Review

Tag

Callahan (Jon Hamm) is a high-powered executive obsessed with a child’s playground game in Jeff Tomsic’s based-on-a-true-story comedy Tag.
Callahan (Jon Hamm) is a high-powered executive obsessed with a child’s playground game in Jeff Tomsic’s based-on-a-true-story comedy Tag.

Tag takes a child's game and drags it out beyond what is conscionable. To their credit, freshman feature director Jeff Tomsic and screenwriters Rob McKittrick and Mark Steilen manage to coax a few laughs from the film's thin premise.
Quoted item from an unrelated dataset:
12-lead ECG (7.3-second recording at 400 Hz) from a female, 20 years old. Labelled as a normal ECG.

Based on a Wall Street Journal article by Russell Adams, the film follows a group of lifelong friends who've played an elaborate game of tag since their school days. Like the folks in Adams' article, these folks don't know when to quit. Hoagie (Ed Helms) is a successful veterinarian, and Callahan (Jon Hamm) is a corporate executive whose investment in the game attracts the attention of a reporter (Annabelle Wallis).

Tag

81 Cast: Ed Helms, Jon Hamm, Jake Johnson, Annabelle Wallis, Jeremy Renner, Hannibal Buress, Isla Fisher, Leslie Bibb, Rashida Jones, Brian Dennehy, Nora Dunn, Sebastian Maniscalco

Director: Jeff Tomsic

Rating: R, for language throughout, crude sexual content, drug use and brief nudity

Running time: 1 hour, 40 minutes

Intrigued, the correspondent discovers the players are acattered across the nation and remain single-minded about their struggle to avoid being tagged.
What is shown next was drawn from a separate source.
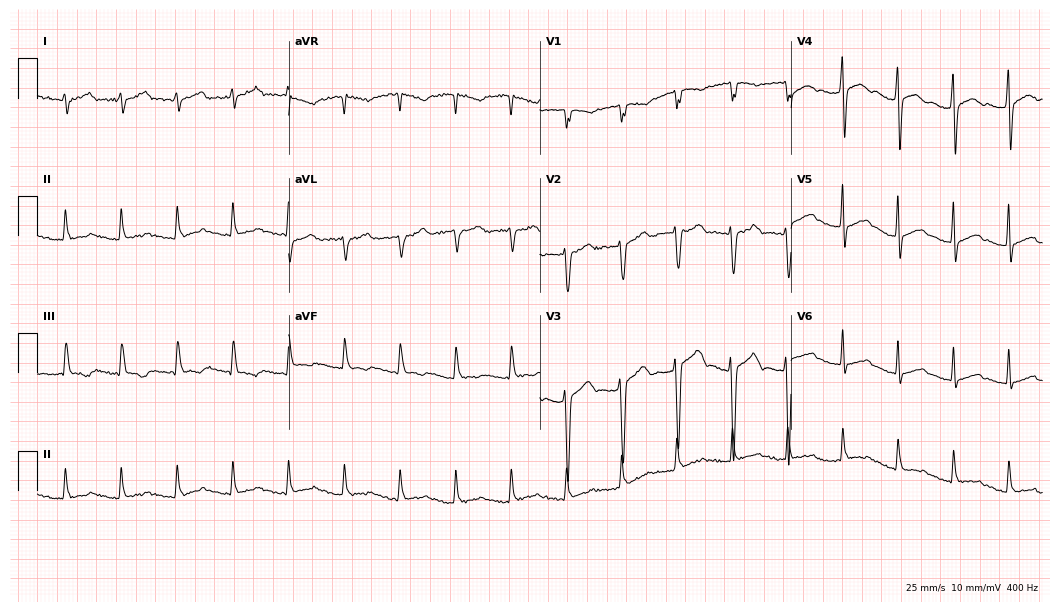
ECG (10.2-second recording at 400 Hz) — a 17-year-old man. Findings include sinus tachycardia (a sinus rate of 100 beats per minute or more).

In Denver, tag is about all that stoner Randy (Jake Johnson) does aside from legally imbibing . Sable (Hannibal Buress), who lives in Portland, finds the game a release from wondering if his wife has been unfaithful. Both are so worked up about the game that their paranoia causes them to miss more urgent details in front of their own faces.

All the participants are on their way to Spokane, Wash., to finally ruin the perfect record of Jerry (Jeremy Renner). His record has stood for so long, in part, because he runs a gym and is still strong, quick and agile while his buddies have gotten paunchy and slow. Jerry's kind of a jerk about it, regularly taunting the others and setting humiliating and potentially bone-breaking booby traps. Most audaciously, he decided to get married in May, the month of their annual competition.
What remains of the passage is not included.